With props from the likes of Justin Timberlake and Dr. Luke, and an impressive résumé of co-writing hits for Miley Cyrus (“Party in the U.S.A.”) and Chris Brown (“I Need This”), it’s no surprise that Jessie J is turning heads now that she’s launching out on a singing career. MTV News spoke with the 22-year-old Brit about her breakout hit, “Do It Like a Dude,” her upcoming album and bringing her music to the U.S.
“It’s almost my middle finger up to the industry in what I don’t want to sound like,” the singer said of “Do It Like a Dude,” a blunt tongue-in-cheek dance tune about the egotistical male persona that was originally meant for Rihanna. “It was almost like me doing a parody of myself. It’s fun and it’s young and it’s club and it’s cool. … It’s a play on words for anyone that feels they got someone in life that has an ego, and sometimes you really wanna say ’F off’ to. Everybody has that person in their life that intimidates them and makes feel them uncomfortable.”
Despite the track’s club-ready vibe, Jessie revealed that her debut album, Who You Are, won’t stick to any one genre. “I kind of wanted to take a risk on one album being quite eclectic,” she said. “I’m so glad the label has let me do it because that’s who I am.
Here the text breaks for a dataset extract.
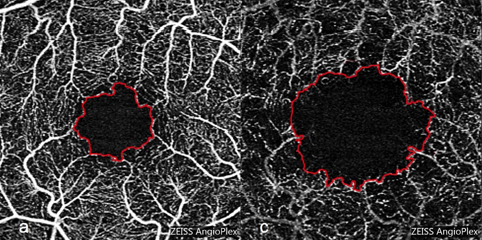 Fig 2. Evaluación de la zona avascular foveal (FAZ). (A)Tomografía coherencia óptica de capa capilar superficial (SCL) con zona avascular foveal (FAZ) bordeada en rojo. (C)Tomografía coherencia óptica de capa capilar profunda (DCL) con zona avascular foveal (FAZ) bordeada en rojo.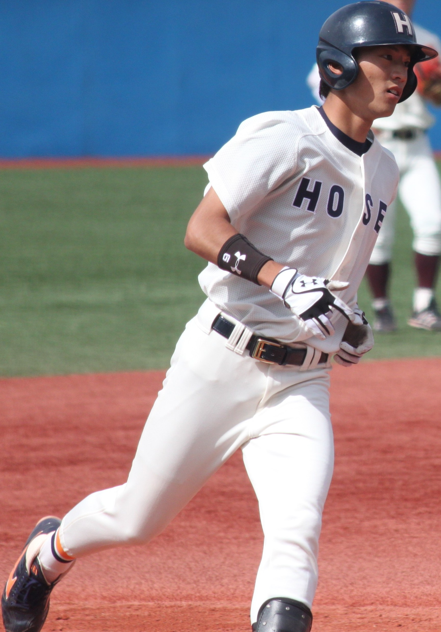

I could never have an album that was 14 versions of the single. To me, it would be just so boring.”
Jessie J explained that her goal was to make music that “stood the test of time” and represented her generation. Ultimately, Who You Are, is set to give “a very honest” impression of who she is. “I think you get to know me as well, my personality, my humor, my emotions, what makes me sad, what makes me angry. I think it’s really relatable, which I think is very important. I can’t wait for it to come out.”
While Jessie has a few recordings left before wrapping up the LP, the songstress says she’s planning for a March release. In the meantime, she’s also written tracks for Britney Spears and Willow Smith, which, if they made the finished products, would up her profile considerably.
But Jessie is intent on creating an American fanbase the old-fashioned way. “I wanna do shows and get people talking and do it the organic way and how I’ve done it here,” she explained. “I obviously know I haven’t got seven years of promotion that I’ve been doing here, slowly and surely building up the buzz, but I’m ready to go to the U.S. and do what I gotta do and hope that people like it.”